■ **EXERCISE OBJECTIVE**
For this exercise, repeat exactly the lines below starting at the line holding "organism: C57BL Mouse" and ending at the line holding "sample: Mouse hepatocytes", both included, with no extra lines and no pictures.

■ **RECORDS FOR PROCESSING**
***

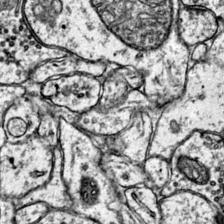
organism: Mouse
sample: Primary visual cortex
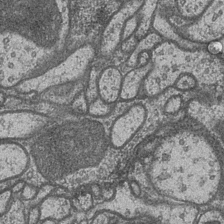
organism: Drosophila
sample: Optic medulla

***

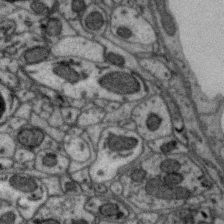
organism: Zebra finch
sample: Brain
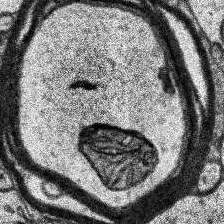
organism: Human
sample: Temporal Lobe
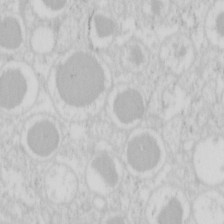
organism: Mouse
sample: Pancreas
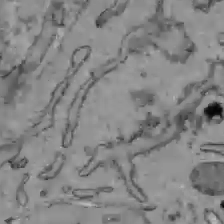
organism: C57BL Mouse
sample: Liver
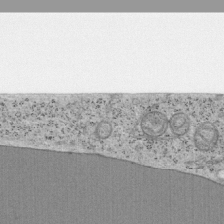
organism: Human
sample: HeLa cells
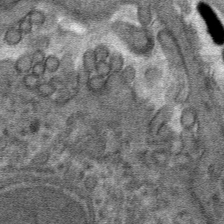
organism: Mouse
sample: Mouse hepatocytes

***

■ **REPLY TO THE TASK**
organism: C57BL Mouse
sample: Liver
organism: Human
sample: HeLa cells
organism: Mouse
sample: Mouse hepatocytes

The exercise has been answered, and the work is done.